Instructions for the task:
No pictures, no extra lines: copy exactly from the line with "Chest-level slice from" through the end of the entries.

##### Supplied information

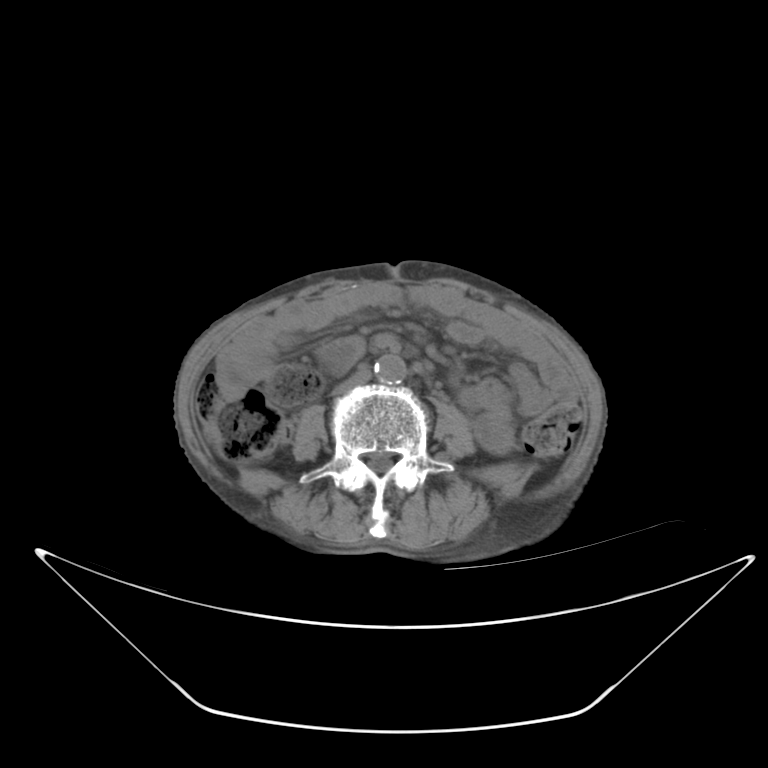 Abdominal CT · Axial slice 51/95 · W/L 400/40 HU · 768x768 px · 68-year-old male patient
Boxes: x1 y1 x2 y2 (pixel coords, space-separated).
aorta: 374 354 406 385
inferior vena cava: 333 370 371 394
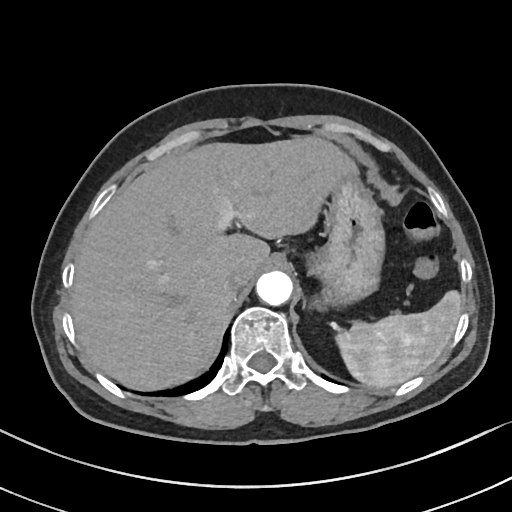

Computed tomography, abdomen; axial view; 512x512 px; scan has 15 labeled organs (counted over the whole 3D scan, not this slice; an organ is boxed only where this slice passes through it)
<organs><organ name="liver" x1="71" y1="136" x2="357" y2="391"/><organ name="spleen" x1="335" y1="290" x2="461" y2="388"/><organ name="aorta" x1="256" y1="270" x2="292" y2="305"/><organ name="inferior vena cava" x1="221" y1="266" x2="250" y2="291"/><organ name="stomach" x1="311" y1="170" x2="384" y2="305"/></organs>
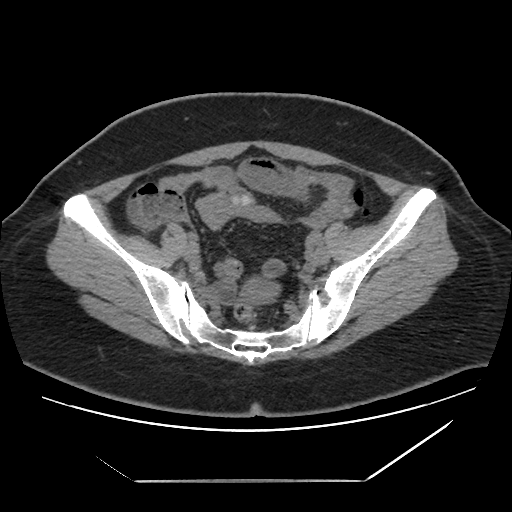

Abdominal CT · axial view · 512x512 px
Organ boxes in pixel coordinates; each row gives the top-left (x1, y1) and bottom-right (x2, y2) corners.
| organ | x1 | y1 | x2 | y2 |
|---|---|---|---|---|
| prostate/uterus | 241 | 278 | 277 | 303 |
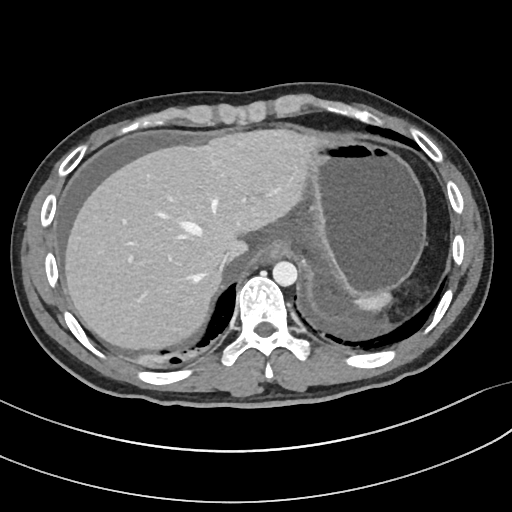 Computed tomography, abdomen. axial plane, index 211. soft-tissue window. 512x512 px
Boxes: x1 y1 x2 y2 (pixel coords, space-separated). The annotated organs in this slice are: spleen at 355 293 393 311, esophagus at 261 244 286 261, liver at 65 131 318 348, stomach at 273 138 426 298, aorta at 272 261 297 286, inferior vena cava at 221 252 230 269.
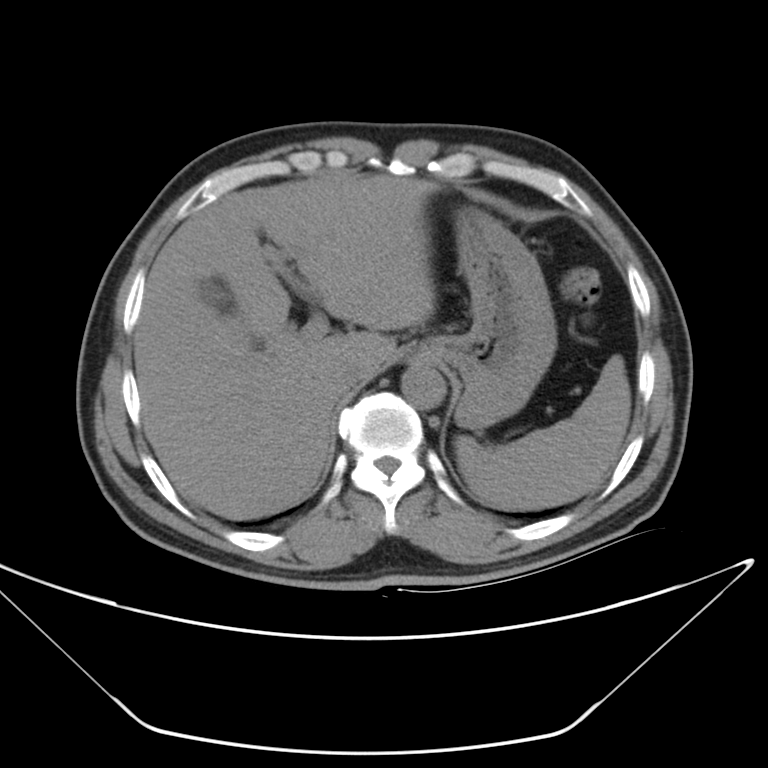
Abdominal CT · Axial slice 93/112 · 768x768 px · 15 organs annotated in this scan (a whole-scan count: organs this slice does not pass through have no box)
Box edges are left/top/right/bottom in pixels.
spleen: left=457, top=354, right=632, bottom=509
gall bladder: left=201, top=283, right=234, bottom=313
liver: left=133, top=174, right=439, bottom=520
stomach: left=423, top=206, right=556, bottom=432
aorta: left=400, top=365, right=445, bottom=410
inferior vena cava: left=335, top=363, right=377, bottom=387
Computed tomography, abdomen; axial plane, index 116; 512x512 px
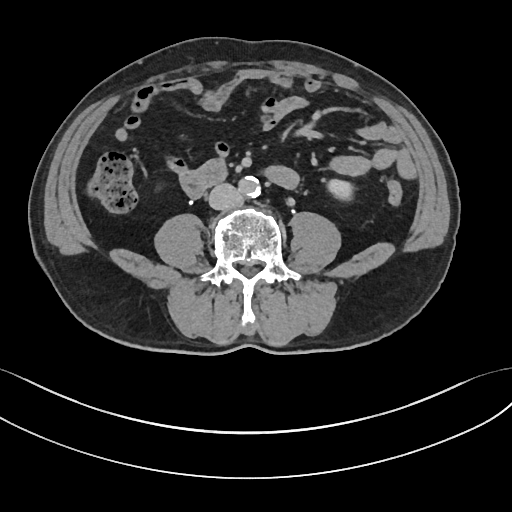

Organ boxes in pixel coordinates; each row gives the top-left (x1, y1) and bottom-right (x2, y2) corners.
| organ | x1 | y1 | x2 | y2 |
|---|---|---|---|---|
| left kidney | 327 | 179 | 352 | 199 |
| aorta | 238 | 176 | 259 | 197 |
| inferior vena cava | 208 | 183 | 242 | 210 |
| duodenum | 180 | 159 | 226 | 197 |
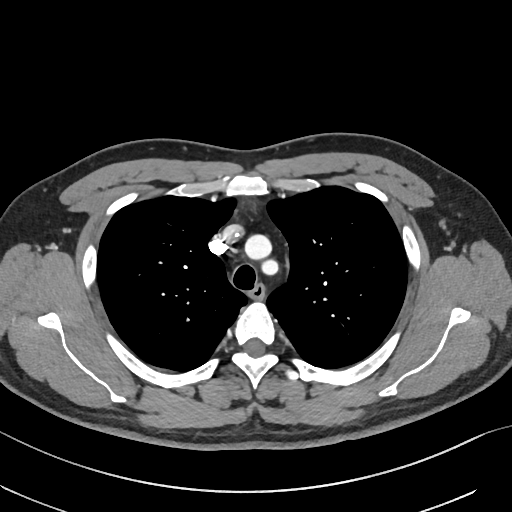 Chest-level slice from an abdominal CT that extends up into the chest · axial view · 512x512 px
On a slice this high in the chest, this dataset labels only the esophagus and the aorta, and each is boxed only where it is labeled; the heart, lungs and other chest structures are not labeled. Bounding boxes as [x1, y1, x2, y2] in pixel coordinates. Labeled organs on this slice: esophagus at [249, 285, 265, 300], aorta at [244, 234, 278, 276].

##########

Written solution:
 Chest-level slice from an abdominal CT that extends up into the chest · axial view · 512x512 px
On a slice this high in the chest, this dataset labels only the esophagus and the aorta, and each is boxed only where it is labeled; the heart, lungs and other chest structures are not labeled. Bounding boxes as [x1, y1, x2, y2] in pixel coordinates. Labeled organs on this slice: esophagus at [249, 285, 265, 300], aorta at [244, 234, 278, 276].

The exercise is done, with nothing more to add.